━━━ Exercise inputs ━━━

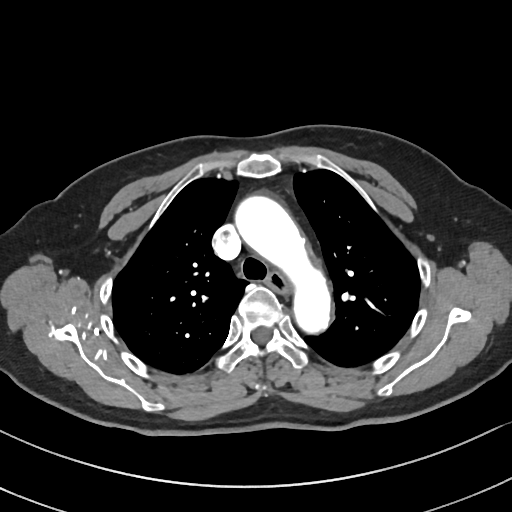 Chest-level slice from an abdominal CT that extends up into the chest. axial plane, index 253. soft-tissue window, W/L 400/40
On a slice this high in the chest, this dataset labels only the esophagus and the aorta, and each is boxed only where it is labeled; the heart, lungs and other chest structures are not labeled. Bounding boxes as [x1, y1, x2, y2] in pixel coordinates. The annotated organs in this slice are: esophagus at [265, 272, 291, 296], aorta at [233, 193, 332, 334].
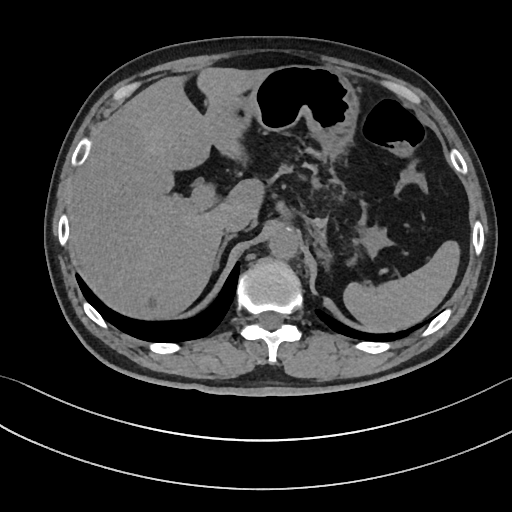
Computed tomography, abdomen; Axial slice 180/231; 512x512 px
Boxes: x1:y1:x2:y2 in pixels.
spleen: 343:240:460:331
liver: 69:67:271:318
stomach: 230:65:385:249
aorta: 268:228:298:258
inferior vena cava: 223:208:252:232
right adrenal gland: 214:234:235:270
left adrenal gland: 325:261:328:269
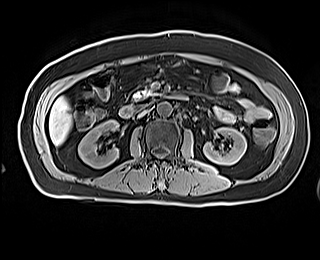 MRI, abdomen · axial view · 320x260 px
{"organs":{"right kidney":[78,120,118,168],"left kidney":[203,127,246,164],"liver":[49,97,71,145],"aorta":[157,102,171,115],"inferior vena cava":[138,109,148,117],"pancreas":[131,90,151,101],"duodenum":[119,94,186,117]}}
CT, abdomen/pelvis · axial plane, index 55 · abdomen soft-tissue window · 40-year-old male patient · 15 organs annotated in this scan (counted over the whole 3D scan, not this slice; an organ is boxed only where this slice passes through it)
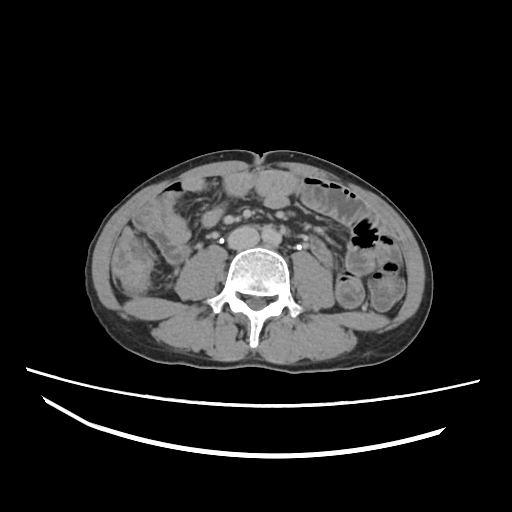 Boxes: x1 y1 x2 y2 (pixel coords, space-separated).
aorta: 262 225 282 244
inferior vena cava: 228 225 259 249
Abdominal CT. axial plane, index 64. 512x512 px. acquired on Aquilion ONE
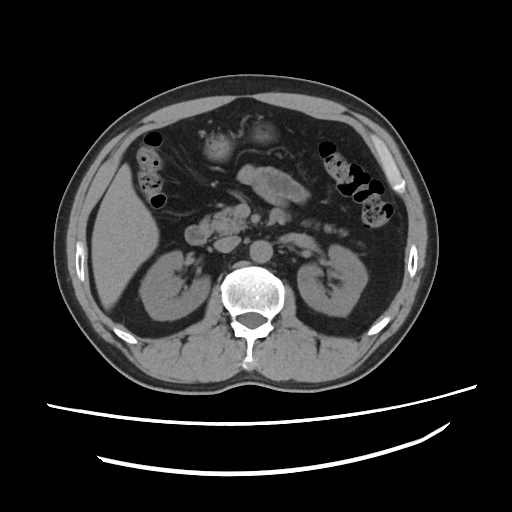
Bounding boxes as [x1, y1, x2, y2] in pixel coordinates.
Organ bounding boxes:
- right kidney: [141, 250, 210, 320]
- left kidney: [296, 244, 367, 314]
- liver: [92, 163, 158, 308]
- stomach: [205, 124, 278, 159]
- aorta: [249, 240, 273, 262]
- inferior vena cava: [214, 236, 240, 253]
- pancreas: [201, 207, 348, 235]
- duodenum: [184, 227, 206, 244]
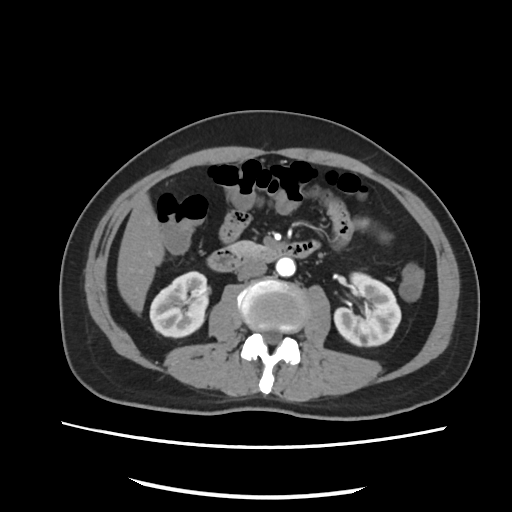

Abdominal CT — Axial slice 64/91 — 66-year-old male patient
Box edges are left/top/right/bottom in pixels. The annotated organs in this slice are: right kidney at left=149, top=271, right=210, bottom=337, left kidney at left=333, top=273, right=401, bottom=346, liver at left=117, top=196, right=164, bottom=313, aorta at left=276, top=258, right=294, bottom=276, inferior vena cava at left=237, top=261, right=267, bottom=279, pancreas at left=227, top=243, right=264, bottom=253, duodenum at left=208, top=241, right=318, bottom=270.
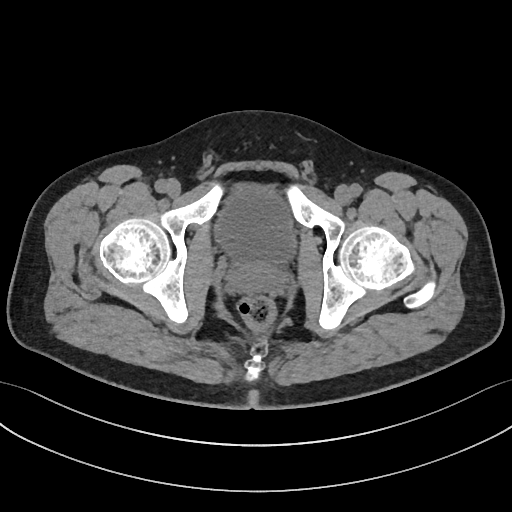 Abdominal CT — axial plane, index 26 — 512x512 px
<organs><organ name="bladder" x1="216" y1="183" x2="295" y2="263"/><organ name="prostate/uterus" x1="230" y1="261" x2="280" y2="288"/></organs>
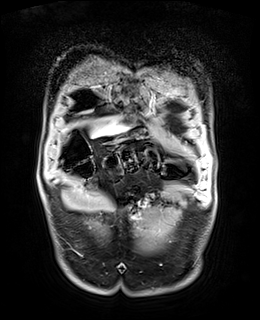 Abdominal MR — coronal view — 260x320 px — Prisma scanner
Box edges are left/top/right/bottom in pixels.
Organ bounding boxes:
- liver: left=91, top=124, right=126, bottom=136
- stomach: left=112, top=132, right=130, bottom=138
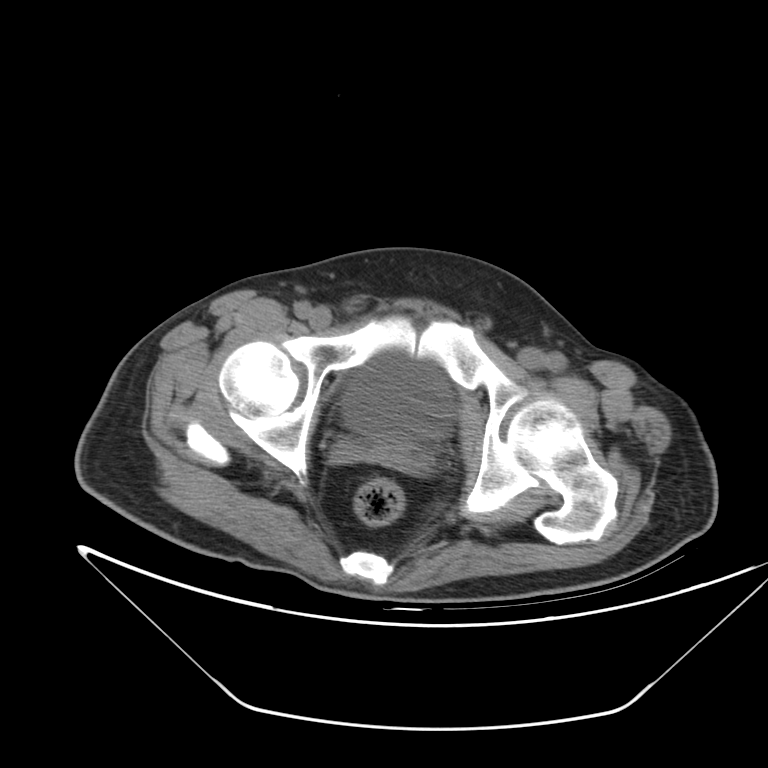

Computed tomography, abdomen · axial plane, index 20
One row per box, in pixels: columns x1 and y1 give the top-left corner, x2 and y2 the bottom-right.
| organ | x1 | y1 | x2 | y2 |
|---|---|---|---|---|
| bladder | 342 | 357 | 451 | 439 |
| prostate/uterus | 379 | 435 | 421 | 454 |
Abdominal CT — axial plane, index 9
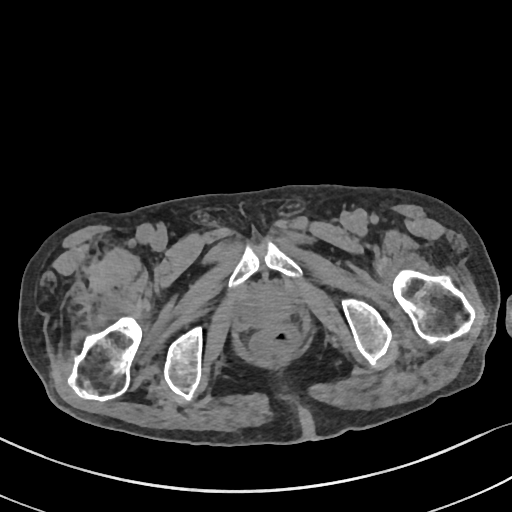

Bounding boxes as [x1, y1, x2, y2] in pixel coordinates.
prostate/uterus: [241, 284, 289, 324]

━━━

--- Task ---
Write out word for word the lines above that run from the one with "Boxes: x1 y1" to the one with "Abdominal CT — Axial slice". Include both end lines; exclude the images.

--- Solved problem ---
 Boxes: x1 y1 x2 y2 (pixel coords, space-separated).
aorta: 262 225 282 244
inferior vena cava: 228 225 259 249
Abdominal CT. axial plane, index 64. 512x512 px. acquired on Aquilion ONE
Bounding boxes as [x1, y1, x2, y2] in pixel coordinates.
Organ bounding boxes:
- right kidney: [141, 250, 210, 320]
- left kidney: [296, 244, 367, 314]
- liver: [92, 163, 158, 308]
- stomach: [205, 124, 278, 159]
- aorta: [249, 240, 273, 262]
- inferior vena cava: [214, 236, 240, 253]
- pancreas: [201, 207, 348, 235]
- duodenum: [184, 227, 206, 244]

Abdominal CT — Axial slice 64/91 — 66-year-old male patient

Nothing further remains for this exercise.